This repository holds the code and data (Wiki-Convert) for our EMNLP 2021 short paper. We show that magnitude-aware number encoders help language models predict words better, and the results transfer to non-numeric contexts as well. Here are some links to better understand our work:
Anthology | PDF | Slides | Video | Poster | Twitter thread | ACL21 Reviews
Please reach out to me at thawani@usc.edu
in case you face any issues or just to chat!
Wiki-Convert: A novel dataset of Wikipedia sentences annotated with numbers. The easiest way to get the data is via Huggingface Datasets library. Simply install the datasets library and run:
from datasets import load_dataset
ds = load_dataset("usc-isi/WikiConvert")
Example:
id | comment | offset | length | number |
---|---|---|---|---|
0 | With a total of 1500 miles of inland waterways, Alabama has among the most of any state. | 16 | 4 | 1500 |
Here, the Wikipedia sentence is provided under the key comment
and the annotated number
is provided via its character offset
and length
, i.e., comment[offset:offset+length] = number
. You will find additional keys UNIQUE_STORY_INDEX
and magnitude
which are irrelevant and were simply added for consistency with the format of the Numeracy600K dataset.

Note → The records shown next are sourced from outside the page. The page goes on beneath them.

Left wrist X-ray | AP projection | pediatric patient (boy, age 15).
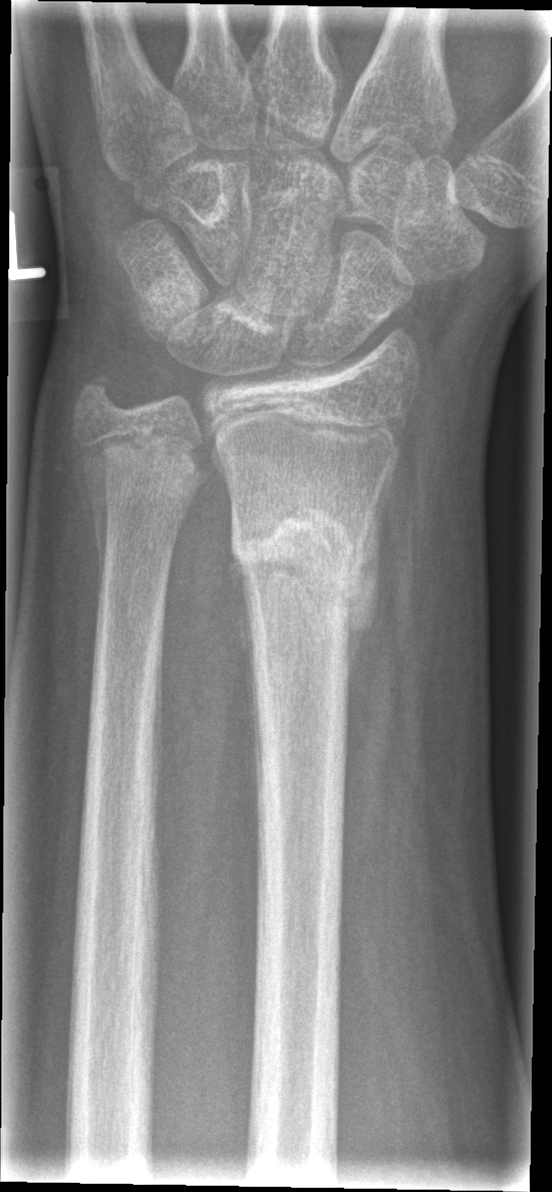

Reduced bone mineral density. Fracture identified at <226,489>-<384,619> <71,425>-<212,508> <73,365>-<133,424>. Periosteal thickening identified at <342,449>-<397,714>; <226,547>-<260,817>; <74,450>-<116,613>. AO code 23r-M/3.1; 23u-E/1; 23u-E/7.
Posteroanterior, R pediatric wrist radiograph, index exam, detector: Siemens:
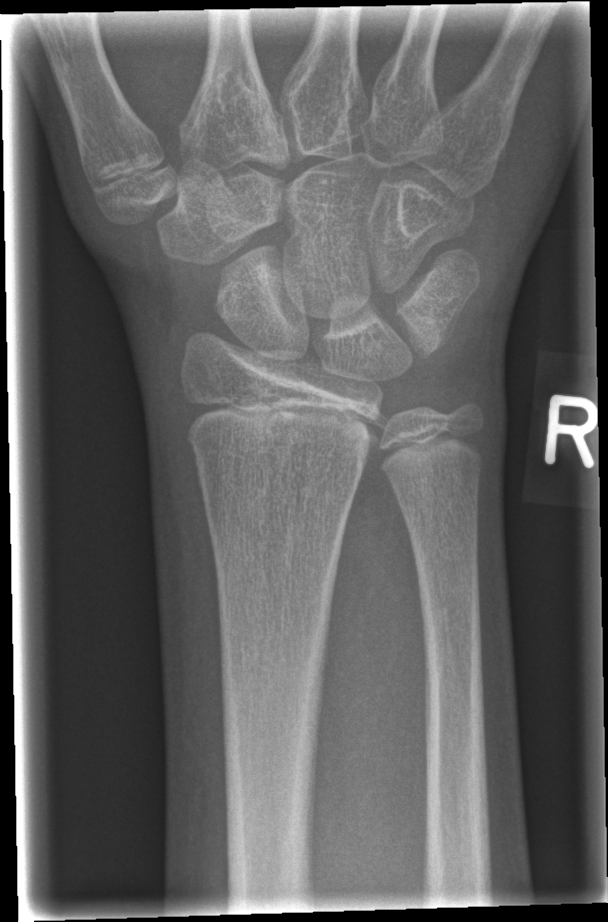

Note that when loading from the Datasets library, numbers larger than sys.maxsize
will be capped to avoid an overflow in PyArrow. For the uncapped version, you may download the json files directly for the train, dev, and test splits.
The dataset sizes are as follows:
Train | Dev | Test | |
---|---|---|---|
# examples | 739583 | 92447 | 92449 |
file size (MBs) | 169 | 20.9 | 20.5 |
If you prefer the NUM
and UNIT
annotations as described in the paper, here is a 233 MB json file. You may also retrieve a larger, unprocessed version of the data at this link.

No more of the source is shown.